Saturday, September 7, 2019

Watered down, and quirky familial

I’m in the New York area for the month. Some of the films being reviewed may or may not coincide with movies opening or screening in the Detroit area.

I wanted to shoehorn a couple of films into late afternoon and evening time slots to round out a day in Manhattan, so took myself to Landmark Theatres still new and shining W. 57th Street cinemas, the nicest of any Landmark property I’ve been in with a very cool bar but smallish screening rooms but with deeply upholstered and comfortable seats. The Ooey Gooey Butter Cake Ice Cream was  terrif.

The first film was Russian director Viktor Kossakovsky’s Aquarela (Portuguese for watercolor).
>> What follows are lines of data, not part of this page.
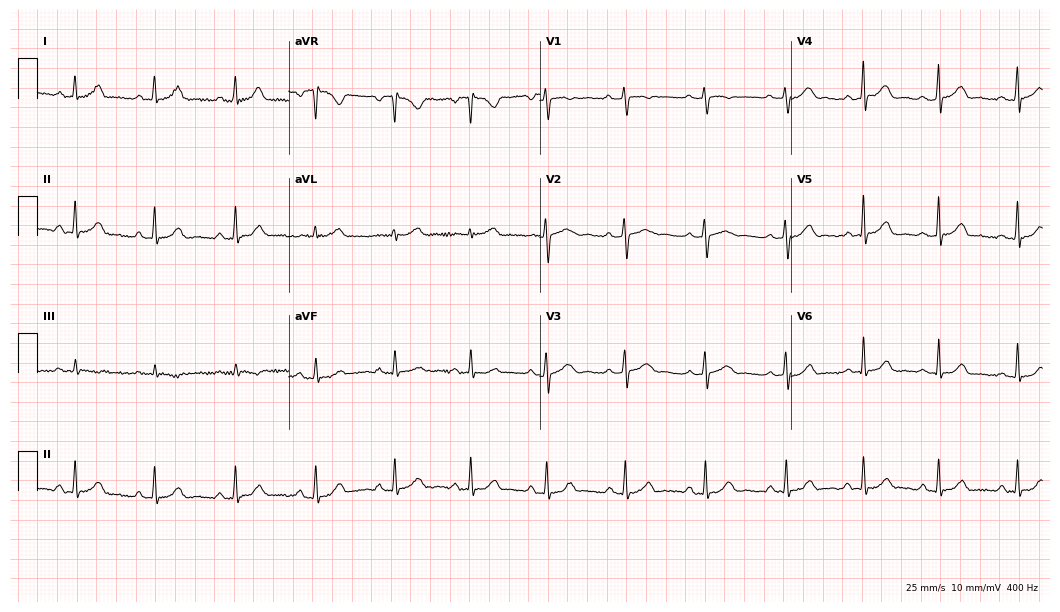
Electrocardiogram, a 28-year-old female patient. Of the six screened findings (first-degree AV block, right bundle branch block, left bundle branch block, sinus bradycardia, atrial fibrillation, sinus tachycardia), none is recorded. Other findings, if any, are not listed.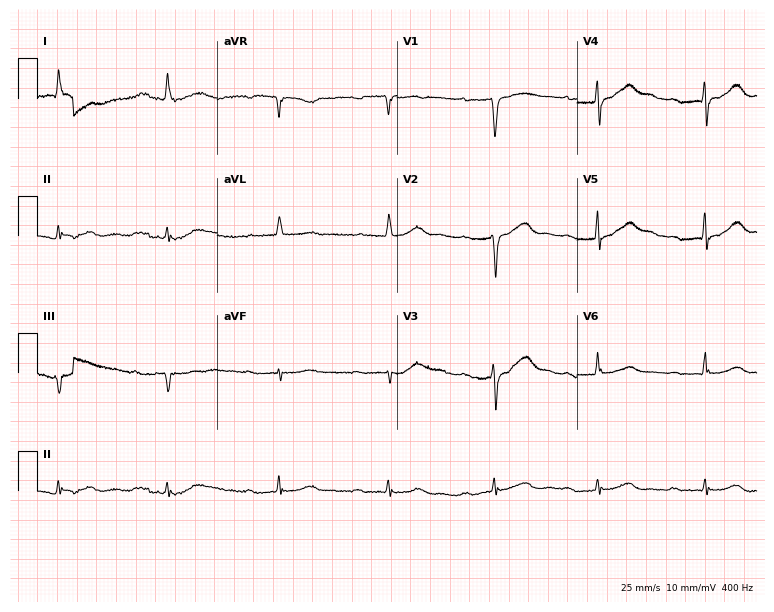
12-lead ECG (7.3-second recording at 400 Hz) from a 71-year-old female. Findings include first-degree AV block.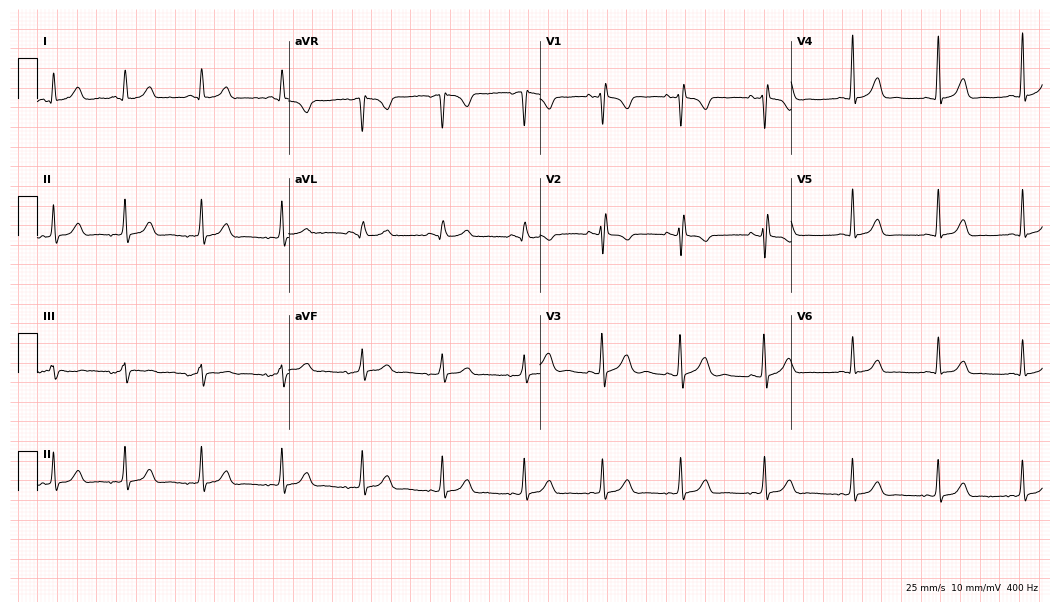
12-lead ECG (10.2-second recording at 400 Hz) from a 24-year-old female. Screened for six findings — first-degree AV block, right bundle branch block (RBBB), left bundle branch block (LBBB), sinus bradycardia, atrial fibrillation (AF), sinus tachycardia — none is recorded.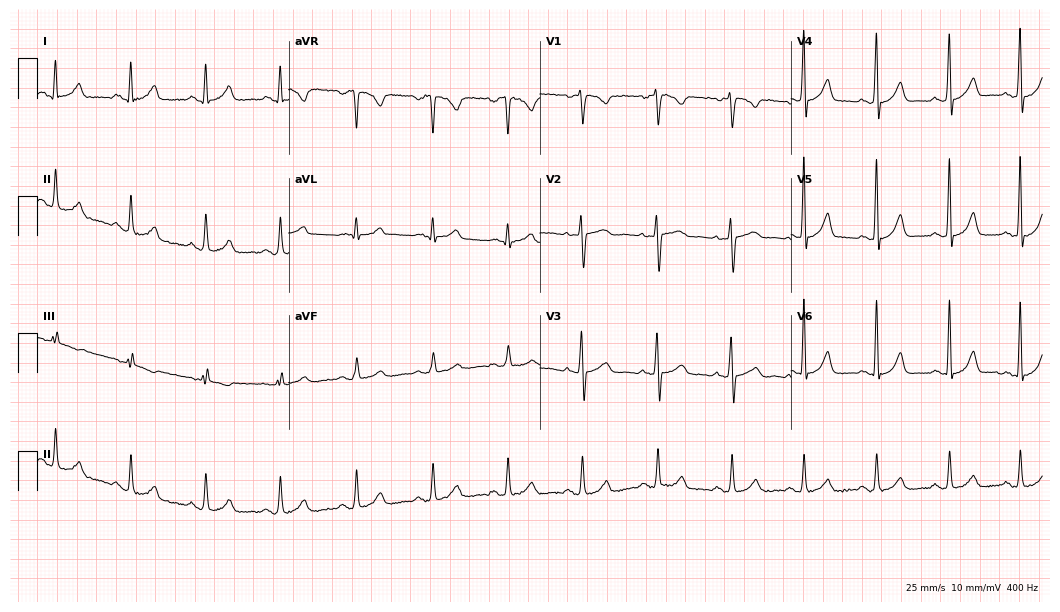
Electrocardiogram, a female, 35 years old. Overall reading on record: normal ECG.

From newspaper ads the film seemed a knockout about the power of water. So I was expecting massive scenes of water in all its terrifying grandeur. Having just read David McCullough’s Johnstown Flood I had an even great appreciation of water’s force and destructiveness. But I was less than impressed with this documentary. The film opens prosaically on an icy river in Russia where rescue workers find cars that have plunged through the ice. The first half hour of screen time is spent simply showing how vehicles are retrieved including with jerry rigged winches – interesting but hardly edge of seat stuff. The film gets more intriguing as we’re taken along a Nordic coast where glaciers break apart and fall into the sea, generating enormous waves and showery mists. Then there’s a sailboat with a courageous crew slicing through icy and stormy waters. The film abruptly cuts to a warm climate and flooding in Miami, and to a giant waterfall in Venezuela, among other scenes. These are all absorbing shots. But the thought repeatedly went through my mind: how difficult would it have been to simply place a camera and, with a little skill, record these scenes? I concluded it wouldn’t have been all that difficult.

The second film, Hannah Utt’s Before You Know It, is a quirky, farcical very New York story about a theatre family trying to make a living in Greenwich Village. The patriarch Mel is played by Mandy Patinkin and the story revolves around he and his two daughters, Jackie (Jen Tullock) and Rachel, played by the director. The real theme of the movie, despite its offbeat artsy characters, is growing up and taking responsibility. Along the way there are comical and very unlikely twists as the sisters discover a whoopingly unexpected family secret. Patinkin’s portrayal of a demanding eccentric impresario seemed a little stale - ever since Patinkin grew that beard he’s really taken on attitude. Utt’s acting as the serene serious older sister is passible. But the real shining acting comes from Tullock, a joy to watch as she’s naturally spontaneous in a role that more than demands it. Alec Baldwin as a shrink has a small part and Judith Light as the unexpected Sherrell is, well, simply bizarre, appropriately or not.